Public/Forum/Group/Toastmasters discussion definitely helps to overcome the
fear and anxiety.

Hope I am able to answer.

------
mindcrime
For my thoughts on this, I'll just refer you to my post on a similar thread
from a few years back.

[https://news.ycombinator.com/item?id=14196558](https://news.ycombinator.com/item?id=14196558)

The rest of the thread will probably have some stuff you may find useful as
well.

------
WAthrowaway
LSD

------
sageabilly
I used to struggle with this, but as I've gotten older I have realized that
people generally like talking about things they're interested in, and you can
keep conversation going by asking questions about what they like. It helps to
have kind of a decent memory so you can pick up where you left off before.

So, for example, with your friends: "Hey, how's that [thing they were telling
you about the last time you saw them] going?" then keep asking questions about
it until the topic peters out. Also, a bit off topic, but if you're finding
that you and your friends don't have a lot to talk about, maybe find new
friends that share hobbies so you can have a more natural flow of
conversation?

With other professionals: "How did you end up in [Profession]?" or "What
brings you to [Conference, lecture, talk, etc.]" A good one that will get you
a lot of interesting conversation is "What's your biggest challenge at work
right now?"

On a date, just ask them about themselves. The whole point of a date is to get
to know the other person better, so just ask questions. Maybe the conversation
doesn't go anywhere, which is probably a good sign that the relationship isn't
going to go anywhere.

Random casual encounters: "Hey, [Person]! What have you been up to lately? Oh
wow, that sounds really cool! Did you [have a good time, enjoy yourself, meet
new people, learn anything new, manage to get that problem fixed, etc]? Great!
Well, I have to run, fantastic to see you again!"

With speaking one on one with other people, think of the conversation as
branches on a tree. You have the main "trunk" of the conversation which is
whatever you both have in common (for example, you're both attending the same
professional conference), and then topics of conversations are branches of
possibility (why they're at the conference, what interests them most about the
conference, how they ended up in their profession, etc). You can follow a
branch down further to more specific topics if the conversation seems to flow
that way, or back up and try a different branch, or maybe following one topic
of conversation will lead you in a different direction (They say they're at
the conference because they just started a new job, so you start asking them
about the job which leads to them saying they just moved, so you can start
talking about where they moved from, etc).

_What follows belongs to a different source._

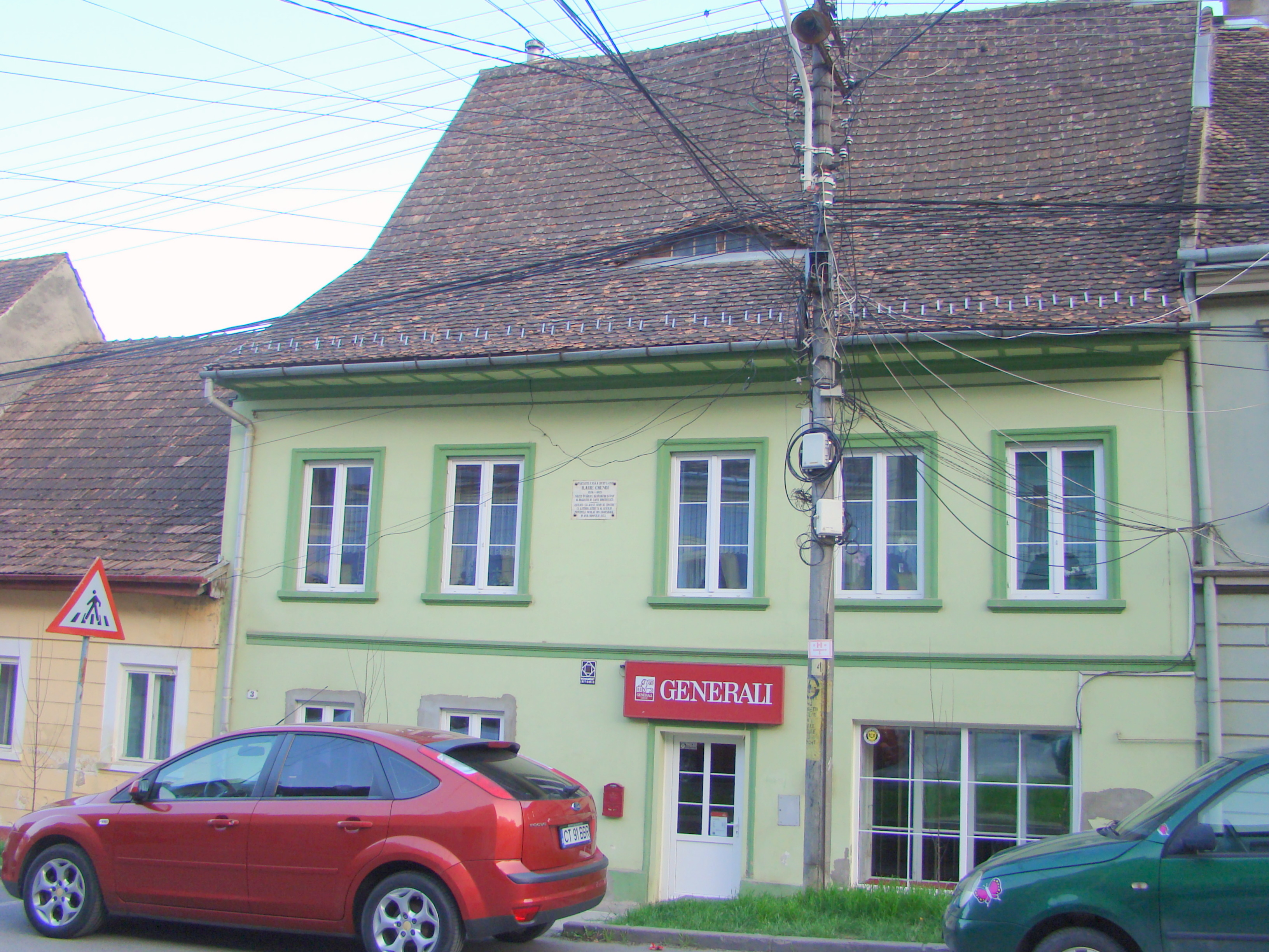 Casă, municipiul Sighișoara, str. Chendi Ilarie 3 1750 - 1825, modif. sec. XX

Something else that has helped me a lot is really thinking about what kind of
person I want to be perceived as, and then holding that intent as I interact
with others. In my personal life, it's a bit easier, as I just want to be
myself, but in my professional life, I have spent some time thinking about
what kind of impression I want to leave people with. As a result, whenever I
go into a professional situation (like a conference or a big meeting) I spend
a couple minutes thinking about what kind of impression I want to leave. That
will naturally affect how I interact with others, as I will actively work
toward leaving that impression. I'm not saying I create a false persona, just
that I try and intentionally have my interactions be positive (so I strive to
avoid complaining), that I come across as receptive to what the other person
is saying (so I focus on really listening to the other person and
understanding what they are saying), and that the other person perceives me as
trustworthy (so I don't spread gossip or speak maliciously about anyone else,
and I keep conversations private on an ongoing basis).